In response to the increase in migration in Costa Rica in 2023, Chaves has published two decrees to reduce the rights of foreigners. Before, migrants could work legally from the moment they entered Costa Rica, for example; now they have to wait three months. Yet that waiting period is very short compared to those in countries such as Spain, where migrants must wait three years in an irregular situation to be able to have a work permit.
“The United States promised it was going to stop migration from Darién, but the safe mobility program it has presented [to move people from countries like Costa Rica to the U.S.] is not for that, because to be able to apply you have to have refugee status in Costa Rica, and that doesn’t solve the Darién problem,” explain members of Volcánicas.

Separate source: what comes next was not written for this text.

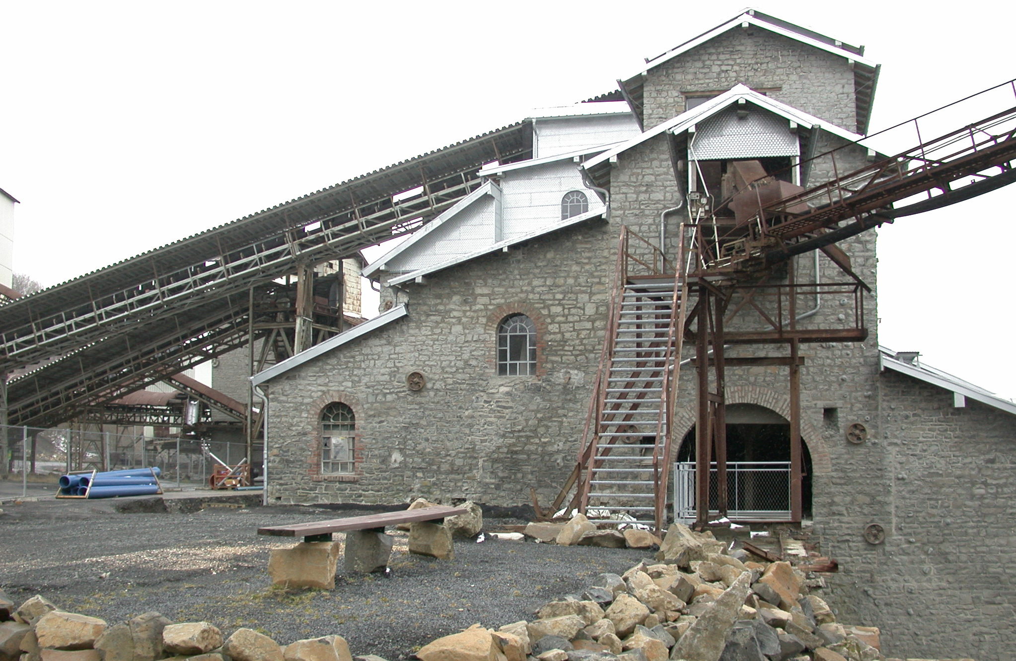 Tertiär- und Industrie-Erlebnispark Stöffel, Seitenansicht Hauptgebäude

The U.S. government sent a trans woman to a very conservative state, and she was met with violence.
They add that the U.S. government “doesn’t take anything into account when they assign you to a place. They sent a trans woman to a very conservative state, and she was met with violence. Luckily, something got misfiled and she was able to return because she hadn’t lost her refugee status in Costa Rica yet,” they add. In addition to this, being part of the LGBTQIA+ community is not a reason to apply for refugee status under Costa Rican law.
The coordinator of the legal sector of SJM, Annie Rodríguez, explains that the immigration law and the refugee regulation “establishes belonging to a certain social group as one of the causes to request refuge. LGBTQ people and those facing gender-based violence could be included there. But the law doesn’t specifically [name any groups], so often these reasons are not taken into account for the assessment of each case.”

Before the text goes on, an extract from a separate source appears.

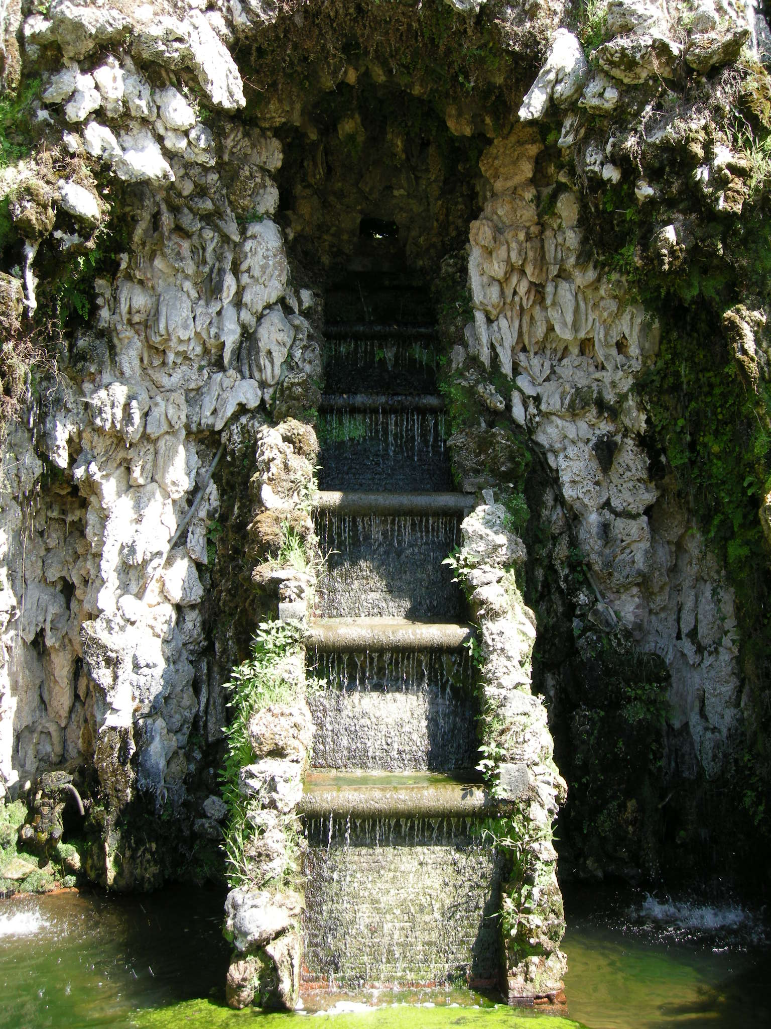 Grotto — Villa Reale di Marlia.

It’s not just the data and figures that tell this story. Some silences do too, like that of Victoria, a trans woman at that table in Casa Esperanza. When the rest spoke about their economic reasons for migrating, she remained silent.
Then there’s the silence of Antonio, who hasn’t replied on WhatsApp since June 12. The last time he did, he and Ibrain were in Honduras, staying at the house of a lady who had taken them in for five nights. Maybe he doesn’t feel like continuing to recount miseries. Maybe he lost his phone. He doesn’t change his profile picture either. Before, he used to do it almost daily.